In the aftermath, Apple’s marketing manager, Phil Schiller, was asked why the reason for the change, he replied: “The reason for moving on: courage. The courage to step forward and do something new that makes us all better. He was reviled, but he was right: that courage made Apple what it is today: the most successful company in history in terms of market capitalization and cultural impact.

If the federal government had centralized consumer electronics design planning in the way recently proposed, would Apple even exist? Does the iPhone? Or the iPod?

I asked Tony Fadell – the man behind the iPod and iPhone – if the iPod would have failed if Apple had been forced to use USB 1.0, rather than its proprietary FireWire cable.

His answer ? The iPod would have flopped.

Why? The first iPod used Apple’s Firewire port, rather than USB, because it could transfer data and charge the battery at convenient speeds, all at the same time. Having to wait hours for music to sync to your iPod and then recharging it from a wall outlet would have been too cumbersome for most users and wouldn’t “work” like all Apple products are known to do.

It’s the kind of thoroughness regulators can’t predict, and it could have a hidden butterfly effect. If the iPod broke, we wouldn’t have the iPhone or the iPad. (Fadell said he doesn’t specifically think the EU laws and proposed US laws are problematic, arguing that faster wireless charging would render the laws irrelevant.)

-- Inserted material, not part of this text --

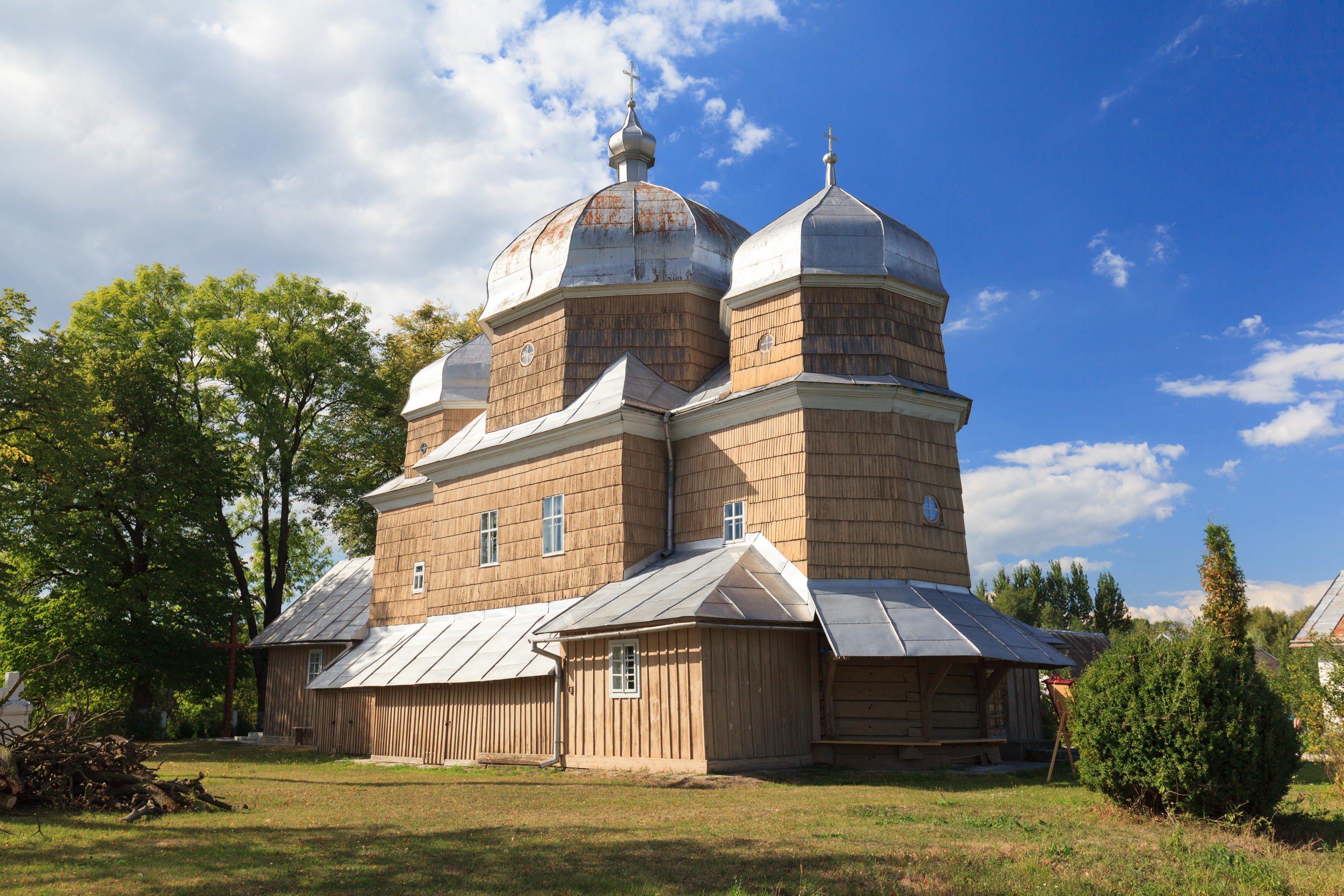 Церква Св. Іллі (дер.), Красне

Fadell’s point on wireless charging hints at a potential unintended consequence of mandating charging ports. While EU law specifies that wired charging devices must use USB-C, will similar laws in the US and other countries be as specific?

Could rules to reduce wire consumption risk banning devices that don’t use wires at all to charge? Short-sighted lawmakers might risk banning a wireless future to reduce wire usage. Would mandatory charging ports see consumers opting for what they know: wired charging rather than wireless?

What about ultra-thin and flexible screens? Or wireless headphones, so small you can’t even see them? A USB-C port is 2.40 millimeters thick, meaning thinner or smaller devices that aren’t just wirelessly rechargeable would be banned.

Regulation is about predictability and familiarity, bringing order out of chaos. Think the same. Innovation is unpredictability and ignorance is thinking differently. Creativity likes constraints, but it doesn’t like rules. When regulations impose means rather than ends, they create a box that is forbidden to think about outside the law.

All legislators should recognize this tension and dynamic.

More generally, the freedom to “think differently” is one of the main reasons why the permissionless nature of market economies breeds innovation. That’s why Apple created Mac OS X and North Korea simply copied it, renaming it “Red Star OS”. This is why China relentlessly copies Western innovation, even making it a key foreign policy tactic. This is why Russia stole its model COVID-19 vaccine and released it as its own, before western regulators approved it.

Thinking differently has not only made Apple great, it has helped progress in the free world. That’s why freedom matters, that’s why freedom creates prosperity, and that’s why Apple products should continue to be “designed by Apple in California” and not “by bureaucrats in Washington, DC.”